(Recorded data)
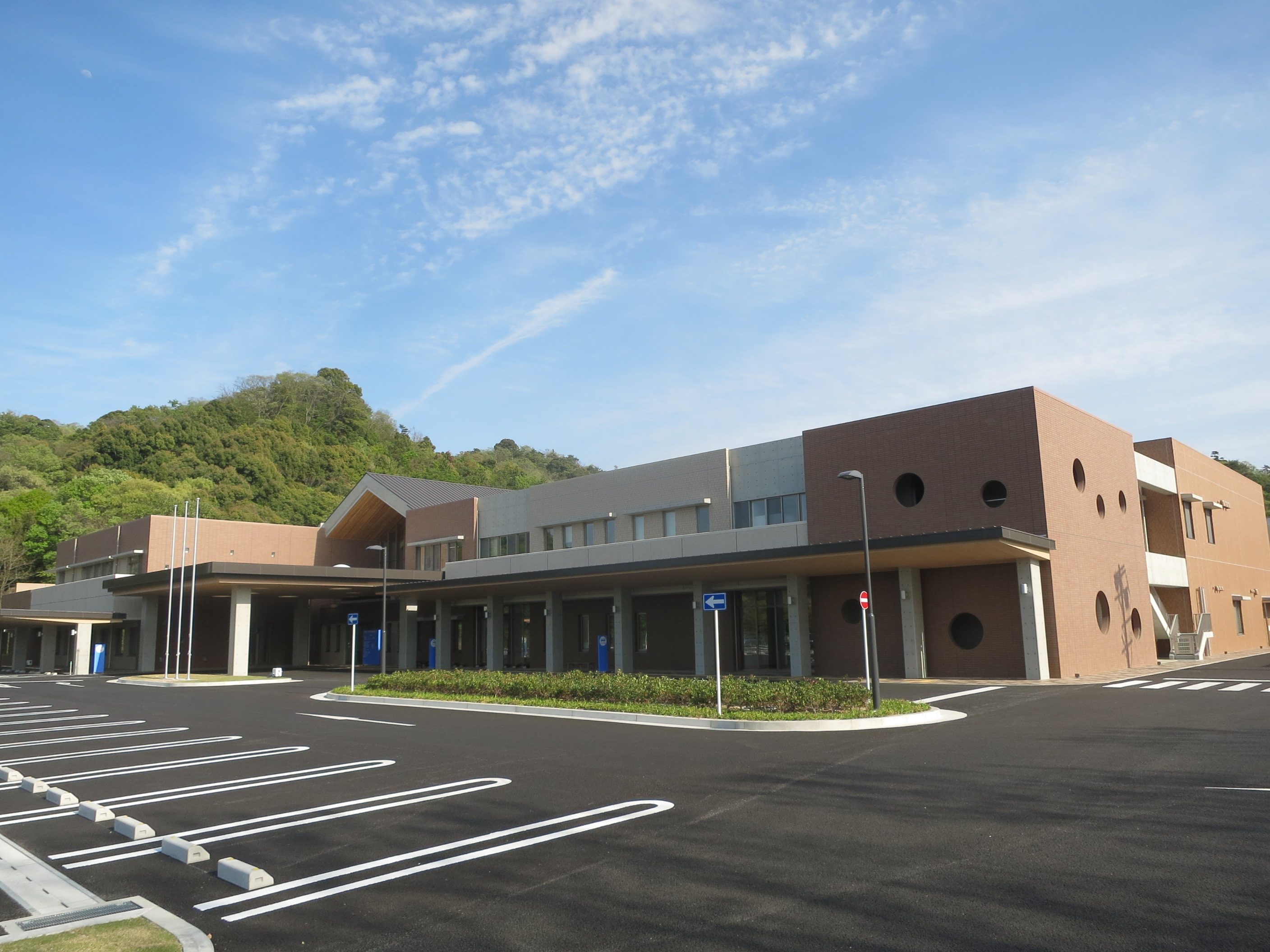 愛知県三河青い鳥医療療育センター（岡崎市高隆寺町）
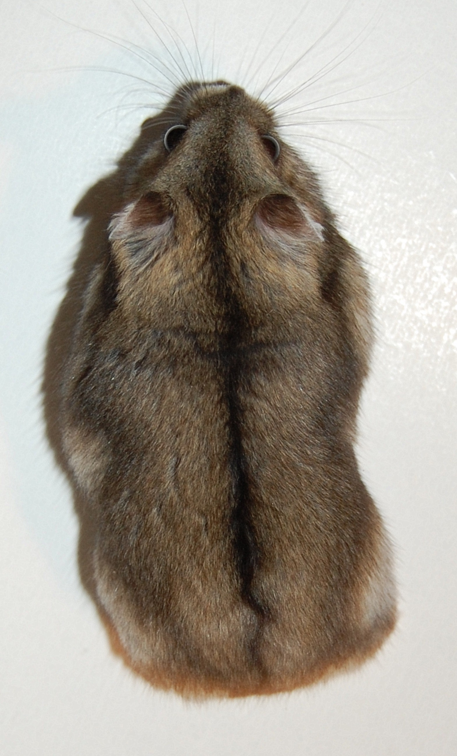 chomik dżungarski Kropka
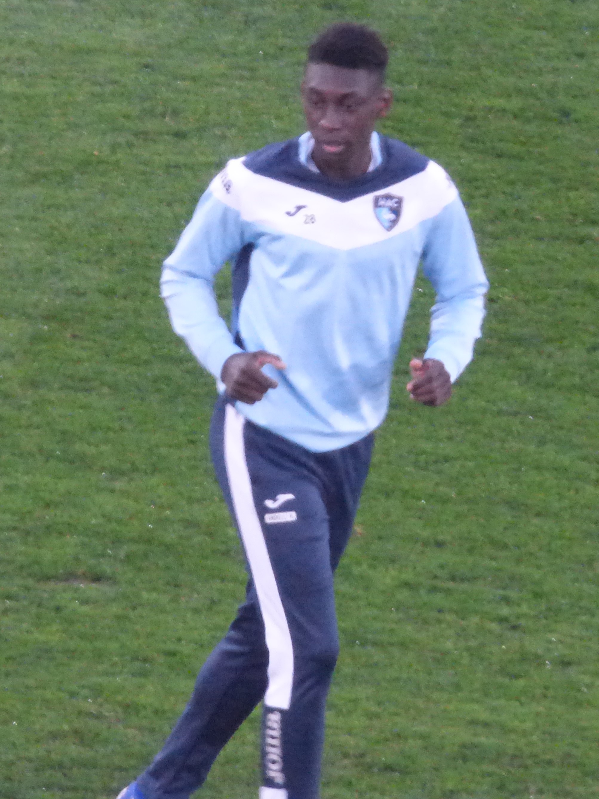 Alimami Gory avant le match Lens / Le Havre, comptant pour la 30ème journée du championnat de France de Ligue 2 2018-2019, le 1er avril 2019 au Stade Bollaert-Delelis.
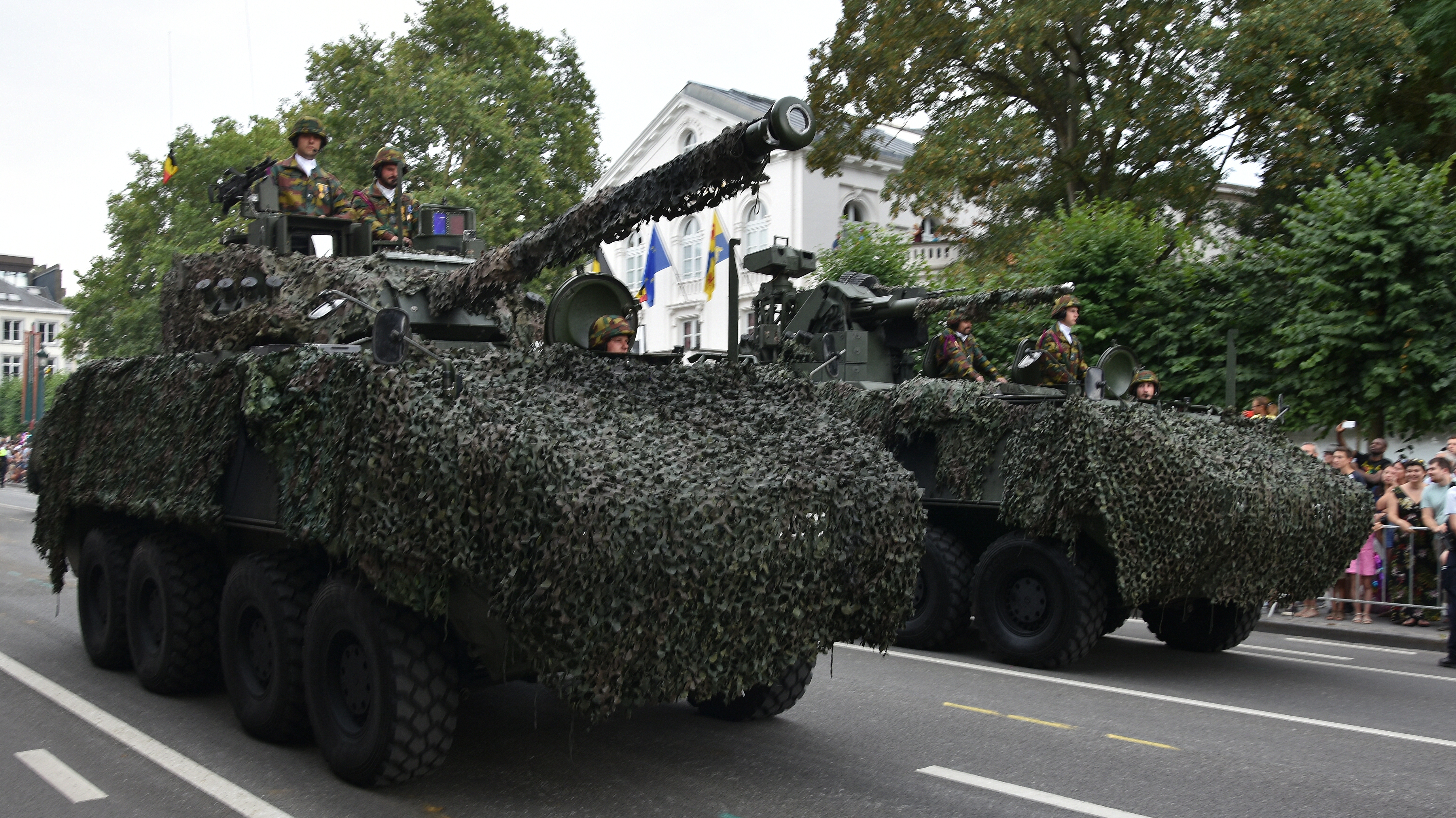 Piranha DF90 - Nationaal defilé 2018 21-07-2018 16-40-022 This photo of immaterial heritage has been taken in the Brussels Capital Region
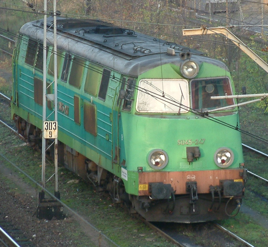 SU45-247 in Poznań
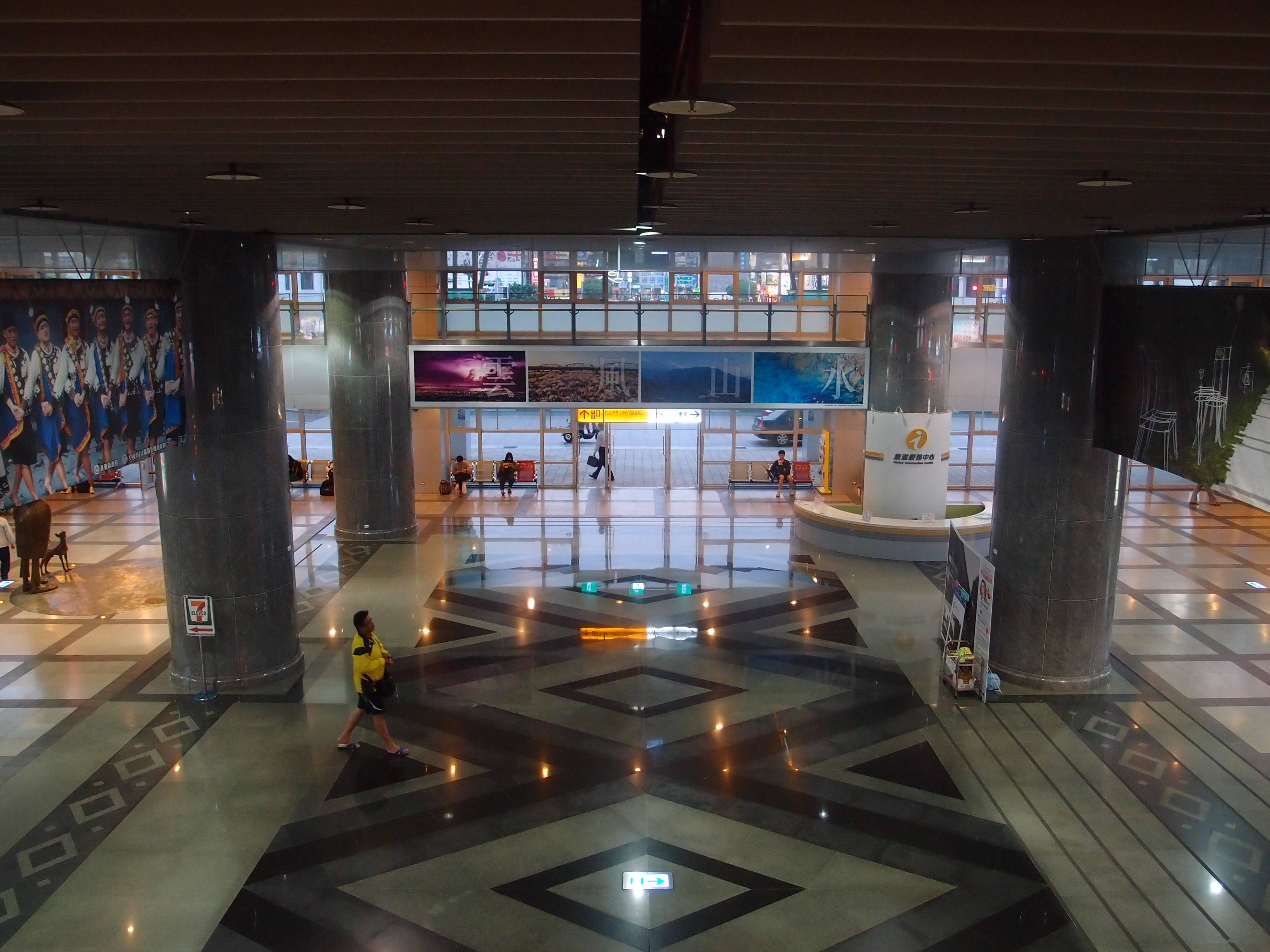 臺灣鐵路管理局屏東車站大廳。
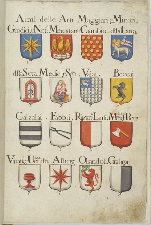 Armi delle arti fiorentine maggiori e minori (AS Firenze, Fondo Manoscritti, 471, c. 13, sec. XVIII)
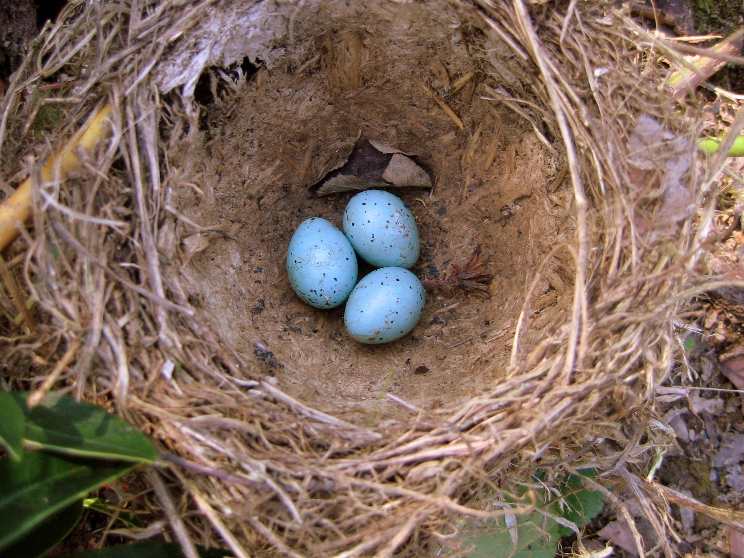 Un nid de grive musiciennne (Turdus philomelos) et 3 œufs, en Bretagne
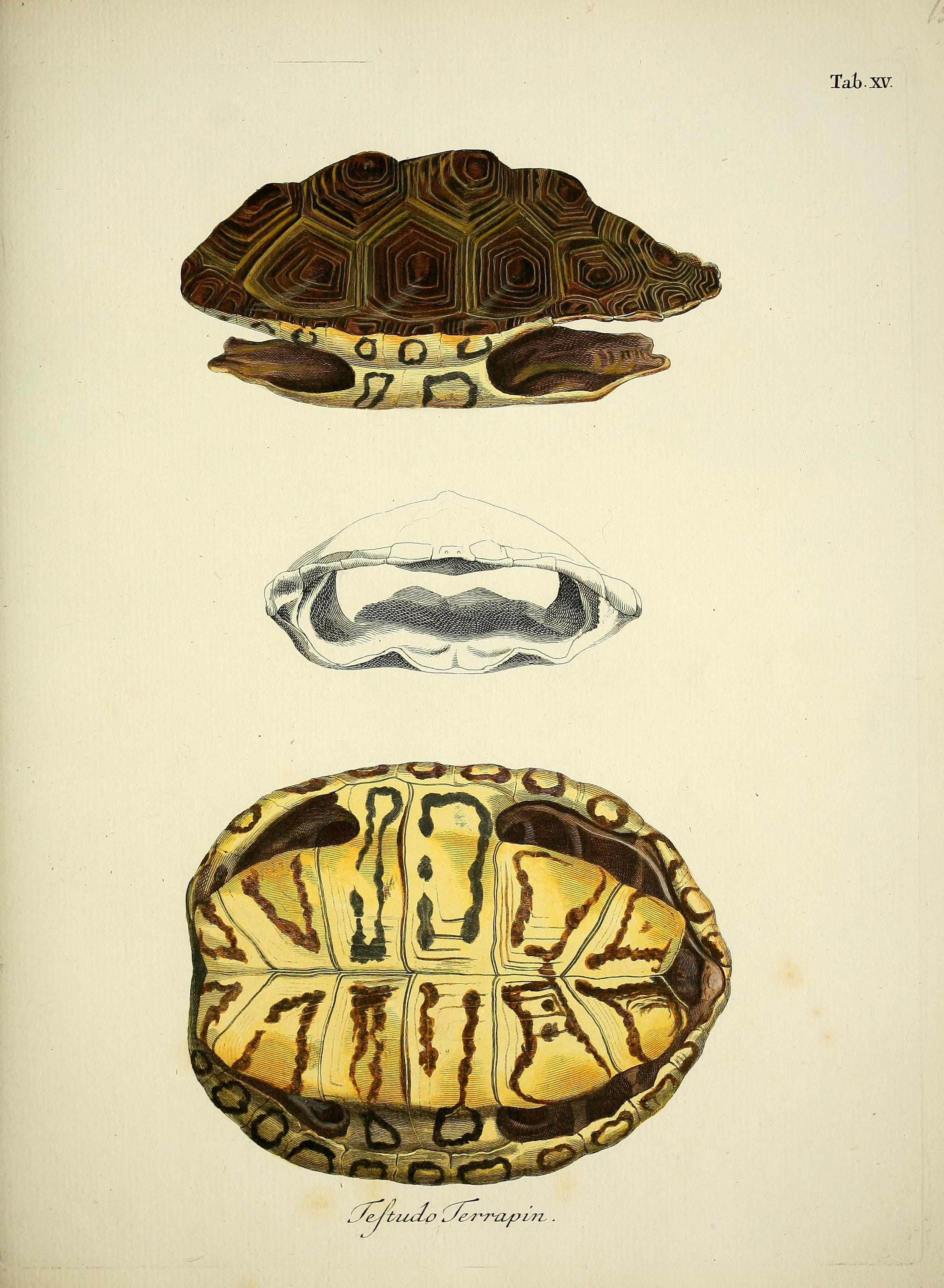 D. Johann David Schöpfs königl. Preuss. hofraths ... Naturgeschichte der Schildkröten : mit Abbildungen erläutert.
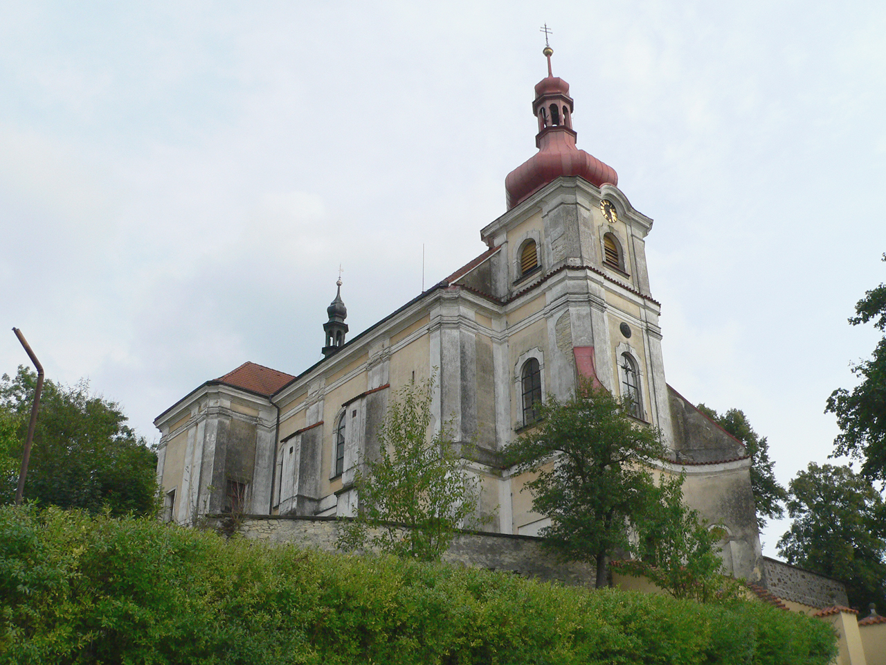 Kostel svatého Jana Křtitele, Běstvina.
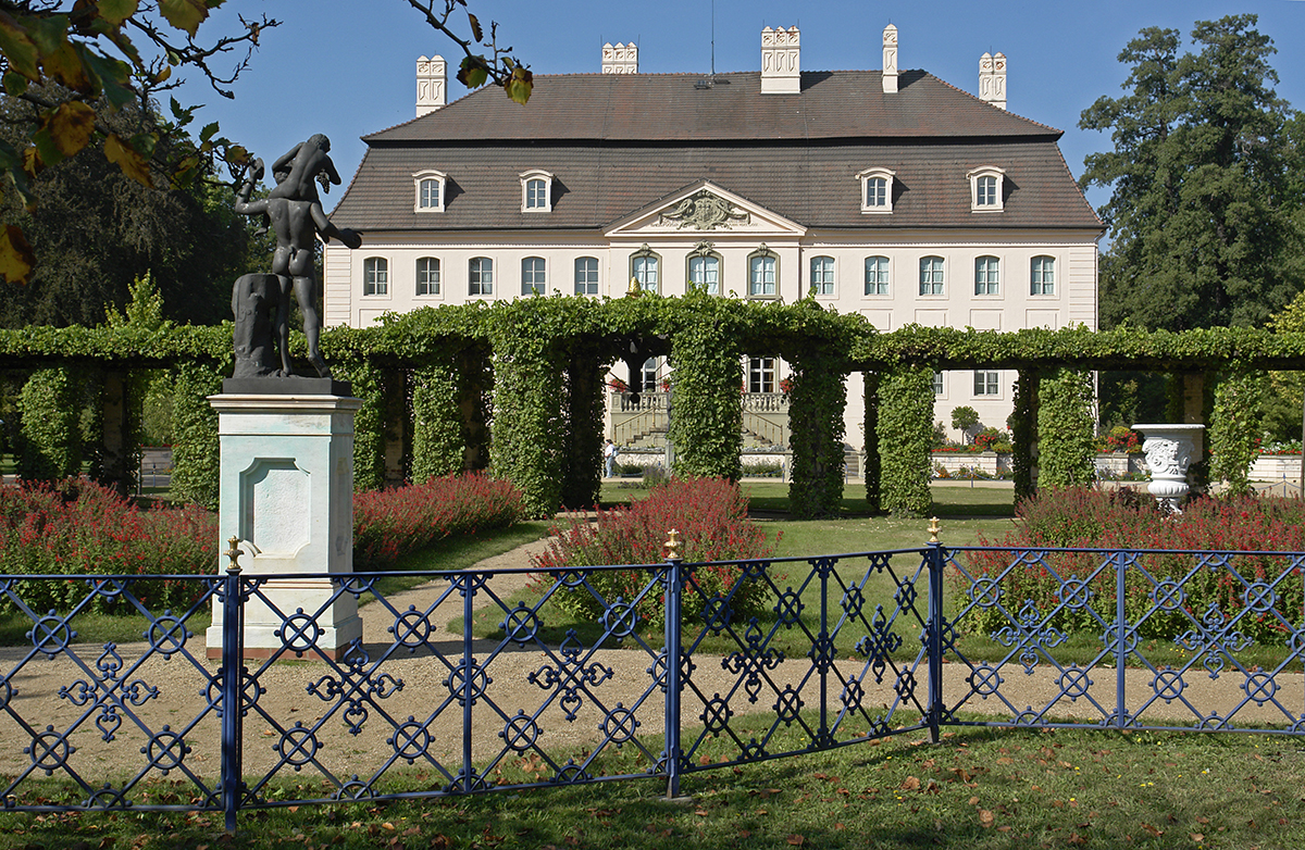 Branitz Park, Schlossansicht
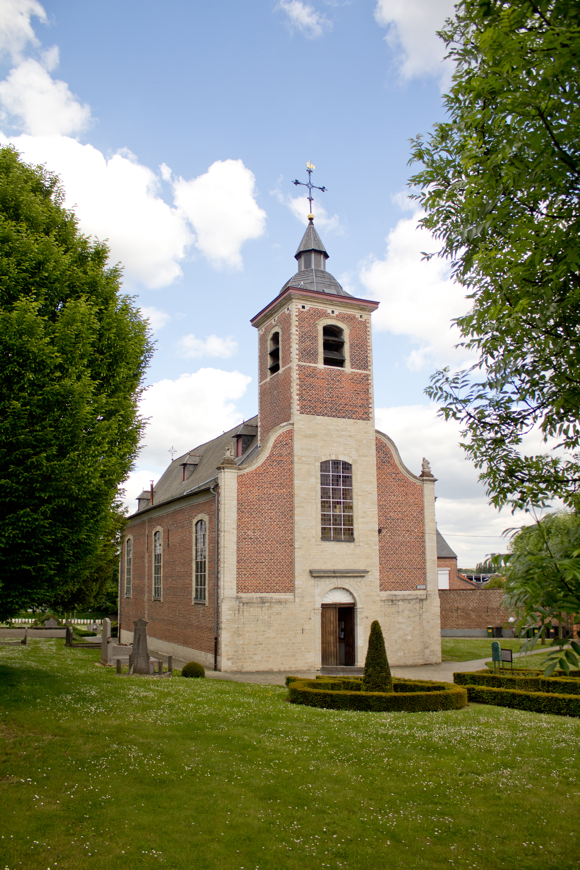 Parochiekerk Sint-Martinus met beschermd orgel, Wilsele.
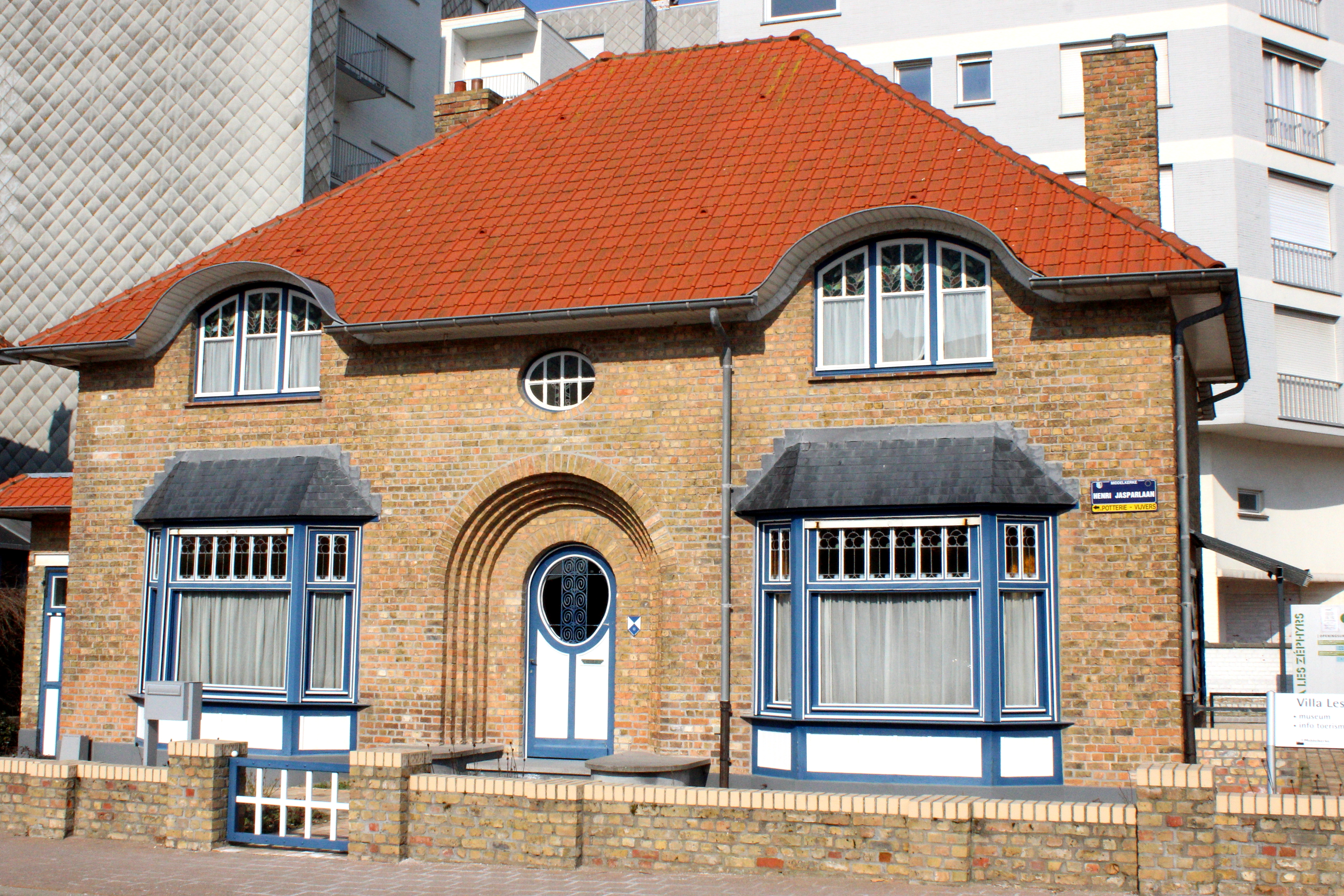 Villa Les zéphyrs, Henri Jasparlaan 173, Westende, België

How to complete this task: Beginning with the line holding "Alimami Gory avant", copy each line exactly through the end of the records above, and leave every picture out.

Finished task:
 Alimami Gory avant le match Lens / Le Havre, comptant pour la 30ème journée du championnat de France de Ligue 2 2018-2019, le 1er avril 2019 au Stade Bollaert-Delelis.
 Piranha DF90 - Nationaal defilé 2018 21-07-2018 16-40-022 This photo of immaterial heritage has been taken in the Brussels Capital Region
 SU45-247 in Poznań
 臺灣鐵路管理局屏東車站大廳。
 Armi delle arti fiorentine maggiori e minori (AS Firenze, Fondo Manoscritti, 471, c. 13, sec. XVIII)
 Un nid de grive musiciennne (Turdus philomelos) et 3 œufs, en Bretagne
 D. Johann David Schöpfs königl. Preuss. hofraths ... Naturgeschichte der Schildkröten : mit Abbildungen erläutert.
 Kostel svatého Jana Křtitele, Běstvina.
 Branitz Park, Schlossansicht
 Parochiekerk Sint-Martinus met beschermd orgel, Wilsele.
 Villa Les zéphyrs, Henri Jasparlaan 173, Westende, België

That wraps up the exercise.